Here we have a base class A, and two derived class B and C that inherit from it. Then we have another class that multiply inherits from B and C.

class A {
public:
    A(int data) : ma(data) {
        cout << "A()" << endl;
    }
    ~A() {
        cout << "~A()" << endl;
    }
protected:
    int ma;
};
​
class B : public A {
public:
    B(int data) : A(data), mb(data) {
        cout << "B()" << endl;
    }
    ~B() {
        cout << "~B()" << endl;
    }
protected:
    int mb;
};
​
class C : public A {
public:
    C(int data) : A(data), mc(data) {
        cout << "C()" << endl;
    }
    ~C() {
        cout << "~C()" << endl;
    }
protected:
    int mc;
};
​
class D : public B, public C {
public:
    D(int data) : B(data), C(data), md(data) {
        cout << "D()" << endl;
    }
    ~D() {
        cout << "~D()" << endl;
    }
protected:
    int md;
};
​
int main() {
    D d(10);
    return 0;
}

Now in the main function we defined an object of class D. The output shows as follow:

A()
B()
A()
C()
D()
~D()
~C()
~A()
~B()
~A()

We can find that the constructor and destructor of class A have been called twice. Therefore, there are multiple copies of class A's member ma in D as well.

This is apparently a waste of resources, and may cause ambiguity in using the base class's member variables. This problem is called the diamond problem, which happens in two common inheritance structures:

Virtual inheritance is used to solve these kinds of problems in multiple inheritance. Here we can use virtual inheritance in class B and C. In this case, class A is a virtual base class.

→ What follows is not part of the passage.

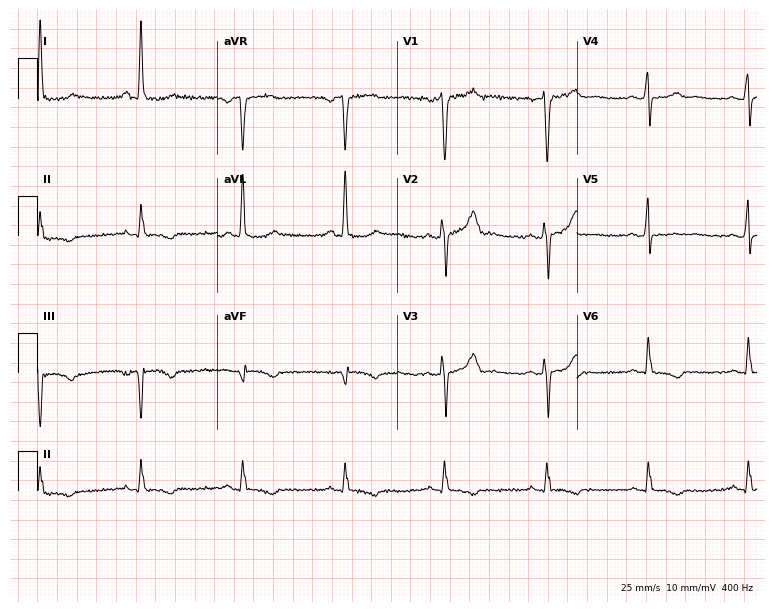
12-lead ECG (7.3-second recording at 400 Hz) from a female, 52 years old. Screened for six findings — first-degree AV block, right bundle branch block, left bundle branch block, sinus bradycardia, atrial fibrillation, sinus tachycardia — none is recorded.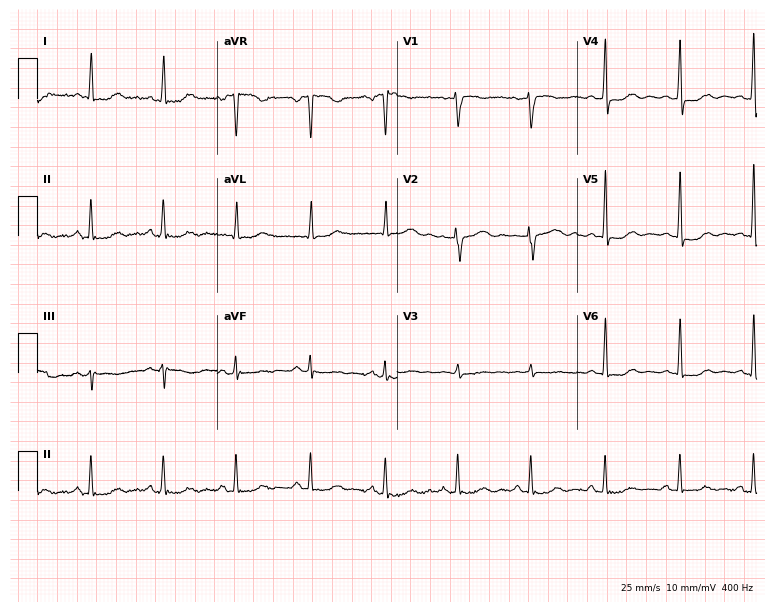
12-lead ECG from a woman, 52 years old. No first-degree AV block, right bundle branch block, left bundle branch block, sinus bradycardia, atrial fibrillation or sinus tachycardia recorded for this tracing. Only these six findings were labelled.

class B : virtual public A {
public:
    B(int data) : A(data), mb(data) {
        cout << "B()" << endl;
    }
    ~B() {
        cout << "~B()" << endl;
    }
protected:
    int mb;
};
​
class C : virtual public A {
public:
    C(int data) : A(data), mc(data) {
        cout << "C()" << endl;
    }
    ~C() {
        cout << "~C()" << endl;
    }
protected:
    int mc;
};

Remember that in virtual inheritance, the members of the base class is moved to the end of the memory, and their original locations are replaced with a vbptr which points to the vbtable. Now in class D we only have one copy of ma, and two vbptrs that point to the vbtables for class B and class C, respectively. There are no more repeated members here.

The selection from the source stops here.